Re: UTF-8 'BOM'

From: Hans Aberg (
Date: Thu Jan 20 2005 - 08:14:47 CST

  • Next message: Hans Aberg: "Re: 32'nd bit & UTF-8"

    On 2005/01/20 12:36, Arcane Jill at wrote:

    > I enjoy slagging off Microsoft as much as anyone, but this is really out of
    > place here. Microsoft did not invent the BOM. Rather, they correctly
    > implemented the Unicode Standard. If the Unicode Standard were different in
    > this regard, I'm sure that MS text files would follow suit.

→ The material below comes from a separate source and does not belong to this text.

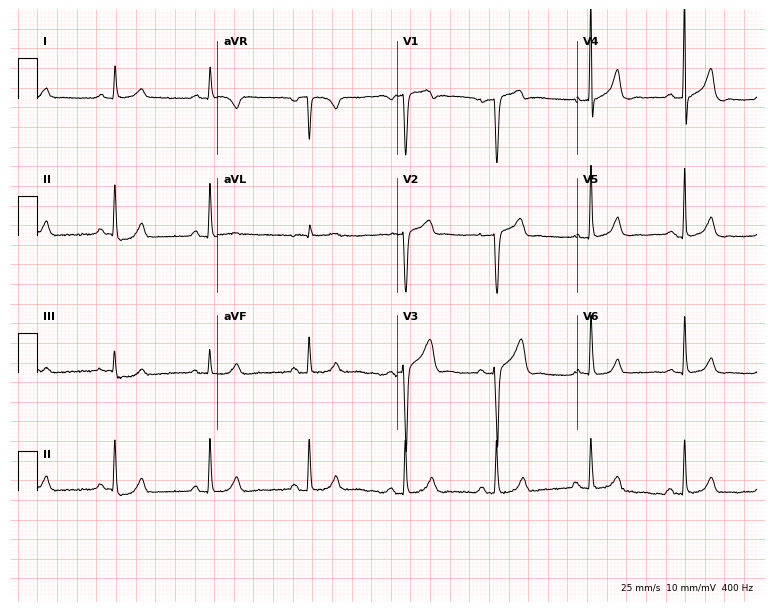
12-lead ECG from a man, 52 years old. Labelled as a normal ECG.
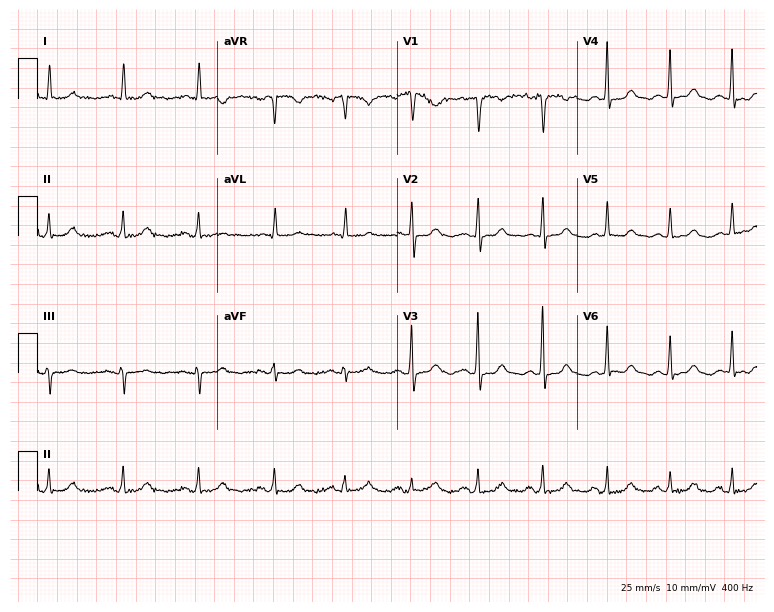
Standard 12-lead ECG recorded from a woman, 53 years old (7.3-second recording at 400 Hz). None of these six findings is recorded: first-degree AV block, right bundle branch block (RBBB), left bundle branch block (LBBB), sinus bradycardia, atrial fibrillation (AF), sinus tachycardia.

    Actually, other posters said it was the other way around. MS did invent
    BOM's for use with UTF-16, and decided it was practical in UTF-8. Unicode
    then followed suit, without giving though what would happen on other

    > And ... turning your reasoning around a little here ... BOM-less text files (I
    > would not be so crass as to call them "Unix text files") can just as easily
    > cause problems on Unicode Conforming platforms, because the encoding is then
    > unknown.

    That is evidently not the case on UNIX platforms, where encoding is kept
    track of of via locale, nor on say old Mac OS pre-X (MacOS X has the UNIX
    BSD at bottom), which has special resources to indicate that. There are some
    other platforms which keep track of file encodings and the like via special

    The main point is that Unicode should not in a character encoding format
    impose file format conditions. Unicode can specify special file formats, of
    course, but they should not be confused with the character encoding. This
    enable platforms to do what is best on each platform.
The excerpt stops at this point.